One hardware-level approach involves integrating ECC (e.g., Hamming code) into memory systems. This method continuously monitors and corrects single-bit errors by adding check bits, computed via XOR operations at specific intervals. When a bit flip occurs, ECC both detects and corrects the error, minimizing the impact on model outputs.

### 2. Triple Modular Redundancy (TMR)

Our layer-level fault injection results indicate that certain layers are more prone to critical failures. To address this selectively, TMR can be deployed for high-vulnerability layers. Each critical layer is replicated into three parallel modules, with a majority vote selecting the final output. This approach, implementable in software by triplicating targeted network layers and merging their results through voting, can mitigate errors originating from single-bit flips.

#### **3.**Targeted Protection of Specific Bits

Some bits (e.g., bit 30) exhibit disproportionately high critical failure rates.

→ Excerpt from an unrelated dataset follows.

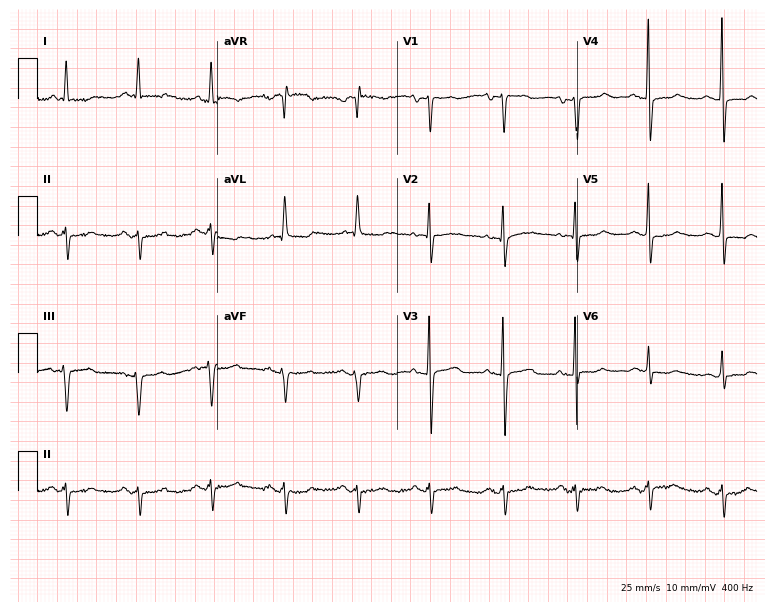
12-lead ECG (7.3-second recording at 400 Hz) from a 78-year-old female. Screened for six findings — first-degree AV block, right bundle branch block, left bundle branch block, sinus bradycardia, atrial fibrillation, sinus tachycardia — none is recorded.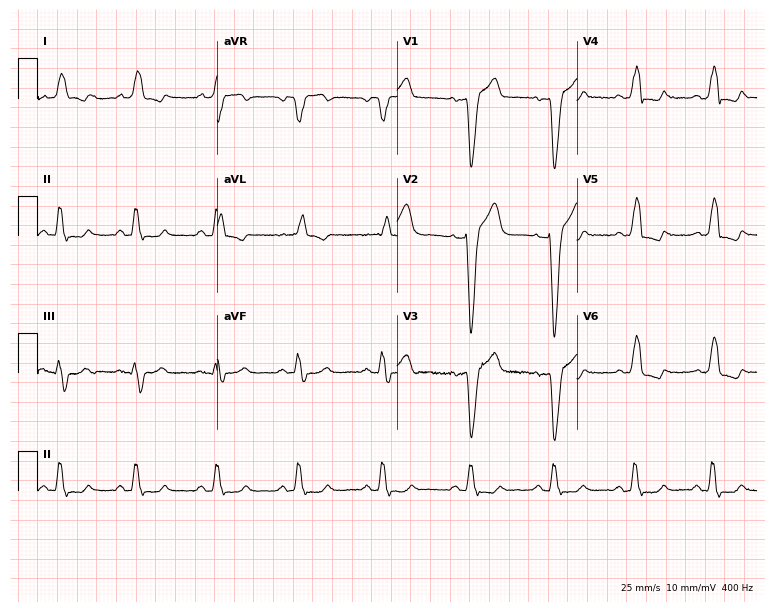
Resting 12-lead electrocardiogram (7.3-second recording at 400 Hz). Patient: a male, 58 years old. The tracing shows left bundle branch block (LBBB).

Additional safeguards at the hardware or chip level may be warranted to protect these bits, where implementing bit-specific protective mechanisms may improve reliability in particularly sensitive regions.

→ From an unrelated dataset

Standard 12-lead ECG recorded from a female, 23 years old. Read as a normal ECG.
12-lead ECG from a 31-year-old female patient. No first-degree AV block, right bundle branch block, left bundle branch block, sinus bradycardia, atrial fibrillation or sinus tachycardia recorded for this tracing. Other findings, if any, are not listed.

## A.5 RELEVANCE TO MATERIALS SCIENCE AND SEM DATA

Our choice to focus on SEM analysis is based on its growing importance as a domain-specific application of deep learning, allowing us to ground our investigation in a context that is both practical and increasingly relevant.

Particularly:

- Automated SEM analysis is expanding rapidly in materials science and nanotechnology
- Reliable and uninterrupted inference is often essential in industrial and research settings
- SEM workflows can operate for long durations, increasing the likelihood of rare memory errors

Although SEUs are not specific to SEM applications, their potential impact is amplified in this domain due to the increasing reliance on automated, high-throughput pipelines. SEM analysis systems can frequently process large datasets with limited human oversight, and a single undetected error, such as misclassifying a critical feature, can propagate through downstream analysis and lead to inefficient use of resources or incorrect interpretations. In contexts such as semiconductor inspection or autonomous experimentation, even rare hardware faults can result in high costs.

The key value for the materials science community lies in understanding how machine learning reliability intersects with scientific inference in SEM workflows. SEUs may not be the most common source of model failure, but when system interventions like model reloading or error checking are limited or difficult to implement, the risks they pose deserve consideration. Our analysis aims to encourage awareness of these reliability concerns and promote more resilient deployment practices, particularly in applications where experimental or industrial decisions depend on the inference results.